→ Assignment:
Every single entry below should be reproduced verbatim.

::: Exercise input

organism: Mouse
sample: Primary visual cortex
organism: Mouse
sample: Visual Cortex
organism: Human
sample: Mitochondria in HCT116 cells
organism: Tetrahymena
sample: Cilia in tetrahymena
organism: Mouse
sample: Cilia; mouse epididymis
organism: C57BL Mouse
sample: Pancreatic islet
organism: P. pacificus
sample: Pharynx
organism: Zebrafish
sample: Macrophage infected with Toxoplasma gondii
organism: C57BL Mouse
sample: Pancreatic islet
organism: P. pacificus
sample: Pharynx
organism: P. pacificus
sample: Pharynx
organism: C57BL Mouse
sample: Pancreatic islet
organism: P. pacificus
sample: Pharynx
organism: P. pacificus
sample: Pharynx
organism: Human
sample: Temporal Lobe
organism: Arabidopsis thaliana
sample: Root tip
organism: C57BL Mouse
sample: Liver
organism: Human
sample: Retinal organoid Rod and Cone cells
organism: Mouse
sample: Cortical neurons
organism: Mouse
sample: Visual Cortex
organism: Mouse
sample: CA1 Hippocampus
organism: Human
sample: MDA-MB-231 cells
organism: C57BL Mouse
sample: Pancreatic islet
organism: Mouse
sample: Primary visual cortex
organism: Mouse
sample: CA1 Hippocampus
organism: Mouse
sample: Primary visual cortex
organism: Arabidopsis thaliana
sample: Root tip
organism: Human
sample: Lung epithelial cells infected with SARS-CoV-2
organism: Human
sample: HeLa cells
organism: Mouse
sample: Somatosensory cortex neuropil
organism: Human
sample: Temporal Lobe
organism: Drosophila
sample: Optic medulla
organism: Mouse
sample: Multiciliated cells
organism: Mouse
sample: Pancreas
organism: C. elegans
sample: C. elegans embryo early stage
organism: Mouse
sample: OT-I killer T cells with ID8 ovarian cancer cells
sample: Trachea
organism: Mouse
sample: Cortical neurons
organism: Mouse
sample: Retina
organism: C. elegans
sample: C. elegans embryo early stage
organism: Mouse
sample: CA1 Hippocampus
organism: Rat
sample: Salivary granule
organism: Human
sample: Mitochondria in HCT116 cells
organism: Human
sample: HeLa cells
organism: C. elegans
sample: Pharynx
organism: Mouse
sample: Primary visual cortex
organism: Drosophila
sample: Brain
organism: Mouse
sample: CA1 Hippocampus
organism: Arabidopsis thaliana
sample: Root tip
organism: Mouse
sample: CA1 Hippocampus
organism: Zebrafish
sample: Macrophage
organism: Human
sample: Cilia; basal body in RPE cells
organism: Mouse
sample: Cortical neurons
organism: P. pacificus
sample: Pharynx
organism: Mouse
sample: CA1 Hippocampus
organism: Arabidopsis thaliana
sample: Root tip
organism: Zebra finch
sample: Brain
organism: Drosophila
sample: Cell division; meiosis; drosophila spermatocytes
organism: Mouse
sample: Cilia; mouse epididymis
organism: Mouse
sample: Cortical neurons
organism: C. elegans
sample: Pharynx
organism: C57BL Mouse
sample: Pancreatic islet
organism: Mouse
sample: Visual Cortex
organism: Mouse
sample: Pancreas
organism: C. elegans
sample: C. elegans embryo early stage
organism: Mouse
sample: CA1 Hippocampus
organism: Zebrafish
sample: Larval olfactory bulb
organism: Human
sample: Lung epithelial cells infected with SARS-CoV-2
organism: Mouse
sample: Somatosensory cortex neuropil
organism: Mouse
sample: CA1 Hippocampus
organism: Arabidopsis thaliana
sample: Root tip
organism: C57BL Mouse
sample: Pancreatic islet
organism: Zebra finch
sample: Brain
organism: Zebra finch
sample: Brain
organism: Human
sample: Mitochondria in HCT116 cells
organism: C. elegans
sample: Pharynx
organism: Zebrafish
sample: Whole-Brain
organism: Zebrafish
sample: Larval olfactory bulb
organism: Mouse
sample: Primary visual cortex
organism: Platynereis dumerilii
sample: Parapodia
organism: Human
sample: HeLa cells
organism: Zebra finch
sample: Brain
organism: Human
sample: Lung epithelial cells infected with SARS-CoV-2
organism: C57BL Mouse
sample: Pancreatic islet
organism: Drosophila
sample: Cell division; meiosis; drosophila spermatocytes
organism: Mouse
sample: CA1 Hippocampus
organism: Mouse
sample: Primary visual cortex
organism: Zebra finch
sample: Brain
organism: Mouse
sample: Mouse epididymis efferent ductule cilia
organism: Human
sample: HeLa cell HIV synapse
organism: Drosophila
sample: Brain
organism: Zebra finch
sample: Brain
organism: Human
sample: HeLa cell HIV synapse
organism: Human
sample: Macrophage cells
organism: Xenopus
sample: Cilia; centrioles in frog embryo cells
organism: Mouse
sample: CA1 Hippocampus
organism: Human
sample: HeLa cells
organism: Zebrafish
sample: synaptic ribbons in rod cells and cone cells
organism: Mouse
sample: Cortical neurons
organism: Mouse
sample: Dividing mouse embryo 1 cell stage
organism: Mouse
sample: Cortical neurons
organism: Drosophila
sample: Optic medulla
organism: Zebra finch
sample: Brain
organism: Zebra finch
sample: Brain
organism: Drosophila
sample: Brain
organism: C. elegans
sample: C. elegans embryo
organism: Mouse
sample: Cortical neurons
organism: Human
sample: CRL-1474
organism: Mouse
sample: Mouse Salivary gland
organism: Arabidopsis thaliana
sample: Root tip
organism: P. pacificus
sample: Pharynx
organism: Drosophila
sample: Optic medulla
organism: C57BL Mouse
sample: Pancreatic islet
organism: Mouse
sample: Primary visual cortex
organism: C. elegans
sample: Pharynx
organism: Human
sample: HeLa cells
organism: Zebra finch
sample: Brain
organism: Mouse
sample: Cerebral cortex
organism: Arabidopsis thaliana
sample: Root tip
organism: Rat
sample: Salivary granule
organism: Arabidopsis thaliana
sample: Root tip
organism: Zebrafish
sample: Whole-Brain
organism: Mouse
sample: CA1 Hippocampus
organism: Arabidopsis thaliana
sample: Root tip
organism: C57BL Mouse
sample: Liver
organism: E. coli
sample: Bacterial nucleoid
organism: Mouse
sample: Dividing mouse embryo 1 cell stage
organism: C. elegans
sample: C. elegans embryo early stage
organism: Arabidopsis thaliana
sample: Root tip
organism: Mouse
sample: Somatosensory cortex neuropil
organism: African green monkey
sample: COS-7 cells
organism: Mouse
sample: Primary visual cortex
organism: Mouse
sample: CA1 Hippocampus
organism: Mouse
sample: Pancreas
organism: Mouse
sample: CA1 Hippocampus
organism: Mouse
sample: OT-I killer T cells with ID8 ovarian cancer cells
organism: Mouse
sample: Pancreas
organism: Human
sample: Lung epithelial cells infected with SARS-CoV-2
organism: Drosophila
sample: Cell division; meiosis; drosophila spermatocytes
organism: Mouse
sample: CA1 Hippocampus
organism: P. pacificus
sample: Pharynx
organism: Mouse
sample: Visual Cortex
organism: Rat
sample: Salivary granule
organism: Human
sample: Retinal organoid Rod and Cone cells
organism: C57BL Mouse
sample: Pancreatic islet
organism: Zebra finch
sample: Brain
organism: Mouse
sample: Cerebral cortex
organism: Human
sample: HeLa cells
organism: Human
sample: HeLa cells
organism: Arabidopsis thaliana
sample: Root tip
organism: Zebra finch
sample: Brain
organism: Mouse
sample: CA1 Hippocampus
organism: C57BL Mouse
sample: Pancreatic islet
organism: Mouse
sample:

::::::

→ Exercise output:
organism: Mouse
sample: Primary visual cortex
organism: Mouse
sample: Visual Cortex
organism: Human
sample: Mitochondria in HCT116 cells
organism: Tetrahymena
sample: Cilia in tetrahymena
organism: Mouse
sample: Cilia; mouse epididymis
organism: C57BL Mouse
sample: Pancreatic islet
organism: P. pacificus
sample: Pharynx
organism: Zebrafish
sample: Macrophage infected with Toxoplasma gondii
organism: C57BL Mouse
sample: Pancreatic islet
organism: P. pacificus
sample: Pharynx
organism: P. pacificus
sample: Pharynx
organism: C57BL Mouse
sample: Pancreatic islet
organism: P. pacificus
sample: Pharynx
organism: P. pacificus
sample: Pharynx
organism: Human
sample: Temporal Lobe
organism: Arabidopsis thaliana
sample: Root tip
organism: C57BL Mouse
sample: Liver
organism: Human
sample: Retinal organoid Rod and Cone cells
organism: Mouse
sample: Cortical neurons
organism: Mouse
sample: Visual Cortex
organism: Mouse
sample: CA1 Hippocampus
organism: Human
sample: MDA-MB-231 cells
organism: C57BL Mouse
sample: Pancreatic islet
organism: Mouse
sample: Primary visual cortex
organism: Mouse
sample: CA1 Hippocampus
organism: Mouse
sample: Primary visual cortex
organism: Arabidopsis thaliana
sample: Root tip
organism: Human
sample: Lung epithelial cells infected with SARS-CoV-2
organism: Human
sample: HeLa cells
organism: Mouse
sample: Somatosensory cortex neuropil
organism: Human
sample: Temporal Lobe
organism: Drosophila
sample: Optic medulla
organism: Mouse
sample: Multiciliated cells
organism: Mouse
sample: Pancreas
organism: C. elegans
sample: C. elegans embryo early stage
organism: Mouse
sample: OT-I killer T cells with ID8 ovarian cancer cells
sample: Trachea
organism: Mouse
sample: Cortical neurons
organism: Mouse
sample: Retina
organism: C. elegans
sample: C. elegans embryo early stage
organism: Mouse
sample: CA1 Hippocampus
organism: Rat
sample: Salivary granule
organism: Human
sample: Mitochondria in HCT116 cells
organism: Human
sample: HeLa cells
organism: C. elegans
sample: Pharynx
organism: Mouse
sample: Primary visual cortex
organism: Drosophila
sample: Brain
organism: Mouse
sample: CA1 Hippocampus
organism: Arabidopsis thaliana
sample: Root tip
organism: Mouse
sample: CA1 Hippocampus
organism: Zebrafish
sample: Macrophage
organism: Human
sample: Cilia; basal body in RPE cells
organism: Mouse
sample: Cortical neurons
organism: P. pacificus
sample: Pharynx
organism: Mouse
sample: CA1 Hippocampus
organism: Arabidopsis thaliana
sample: Root tip
organism: Zebra finch
sample: Brain
organism: Drosophila
sample: Cell division; meiosis; drosophila spermatocytes
organism: Mouse
sample: Cilia; mouse epididymis
organism: Mouse
sample: Cortical neurons
organism: C. elegans
sample: Pharynx
organism: C57BL Mouse
sample: Pancreatic islet
organism: Mouse
sample: Visual Cortex
organism: Mouse
sample: Pancreas
organism: C. elegans
sample: C. elegans embryo early stage
organism: Mouse
sample: CA1 Hippocampus
organism: Zebrafish
sample: Larval olfactory bulb
organism: Human
sample: Lung epithelial cells infected with SARS-CoV-2
organism: Mouse
sample: Somatosensory cortex neuropil
organism: Mouse
sample: CA1 Hippocampus
organism: Arabidopsis thaliana
sample: Root tip
organism: C57BL Mouse
sample: Pancreatic islet
organism: Zebra finch
sample: Brain
organism: Zebra finch
sample: Brain
organism: Human
sample: Mitochondria in HCT116 cells
organism: C. elegans
sample: Pharynx
organism: Zebrafish
sample: Whole-Brain
organism: Zebrafish
sample: Larval olfactory bulb
organism: Mouse
sample: Primary visual cortex
organism: Platynereis dumerilii
sample: Parapodia
organism: Human
sample: HeLa cells
organism: Zebra finch
sample: Brain
organism: Human
sample: Lung epithelial cells infected with SARS-CoV-2
organism: C57BL Mouse
sample: Pancreatic islet
organism: Drosophila
sample: Cell division; meiosis; drosophila spermatocytes
organism: Mouse
sample: CA1 Hippocampus
organism: Mouse
sample: Primary visual cortex
organism: Zebra finch
sample: Brain
organism: Mouse
sample: Mouse epididymis efferent ductule cilia
organism: Human
sample: HeLa cell HIV synapse
organism: Drosophila
sample: Brain
organism: Zebra finch
sample: Brain
organism: Human
sample: HeLa cell HIV synapse
organism: Human
sample: Macrophage cells
organism: Xenopus
sample: Cilia; centrioles in frog embryo cells
organism: Mouse
sample: CA1 Hippocampus
organism: Human
sample: HeLa cells
organism: Zebrafish
sample: synaptic ribbons in rod cells and cone cells
organism: Mouse
sample: Cortical neurons
organism: Mouse
sample: Dividing mouse embryo 1 cell stage
organism: Mouse
sample: Cortical neurons
organism: Drosophila
sample: Optic medulla
organism: Zebra finch
sample: Brain
organism: Zebra finch
sample: Brain
organism: Drosophila
sample: Brain
organism: C. elegans
sample: C. elegans embryo
organism: Mouse
sample: Cortical neurons
organism: Human
sample: CRL-1474
organism: Mouse
sample: Mouse Salivary gland
organism: Arabidopsis thaliana
sample: Root tip
organism: P. pacificus
sample: Pharynx
organism: Drosophila
sample: Optic medulla
organism: C57BL Mouse
sample: Pancreatic islet
organism: Mouse
sample: Primary visual cortex
organism: C. elegans
sample: Pharynx
organism: Human
sample: HeLa cells
organism: Zebra finch
sample: Brain
organism: Mouse
sample: Cerebral cortex
organism: Arabidopsis thaliana
sample: Root tip
organism: Rat
sample: Salivary granule
organism: Arabidopsis thaliana
sample: Root tip
organism: Zebrafish
sample: Whole-Brain
organism: Mouse
sample: CA1 Hippocampus
organism: Arabidopsis thaliana
sample: Root tip
organism: C57BL Mouse
sample: Liver
organism: E. coli
sample: Bacterial nucleoid
organism: Mouse
sample: Dividing mouse embryo 1 cell stage
organism: C. elegans
sample: C. elegans embryo early stage
organism: Arabidopsis thaliana
sample: Root tip
organism: Mouse
sample: Somatosensory cortex neuropil
organism: African green monkey
sample: COS-7 cells
organism: Mouse
sample: Primary visual cortex
organism: Mouse
sample: CA1 Hippocampus
organism: Mouse
sample: Pancreas
organism: Mouse
sample: CA1 Hippocampus
organism: Mouse
sample: OT-I killer T cells with ID8 ovarian cancer cells
organism: Mouse
sample: Pancreas
organism: Human
sample: Lung epithelial cells infected with SARS-CoV-2
organism: Drosophila
sample: Cell division; meiosis; drosophila spermatocytes
organism: Mouse
sample: CA1 Hippocampus
organism: P. pacificus
sample: Pharynx
organism: Mouse
sample: Visual Cortex
organism: Rat
sample: Salivary granule
organism: Human
sample: Retinal organoid Rod and Cone cells
organism: C57BL Mouse
sample: Pancreatic islet
organism: Zebra finch
sample: Brain
organism: Mouse
sample: Cerebral cortex
organism: Human
sample: HeLa cells
organism: Human
sample: HeLa cells
organism: Arabidopsis thaliana
sample: Root tip
organism: Zebra finch
sample: Brain
organism: Mouse
sample: CA1 Hippocampus
organism: C57BL Mouse
sample: Pancreatic islet
organism: Mouse
sample:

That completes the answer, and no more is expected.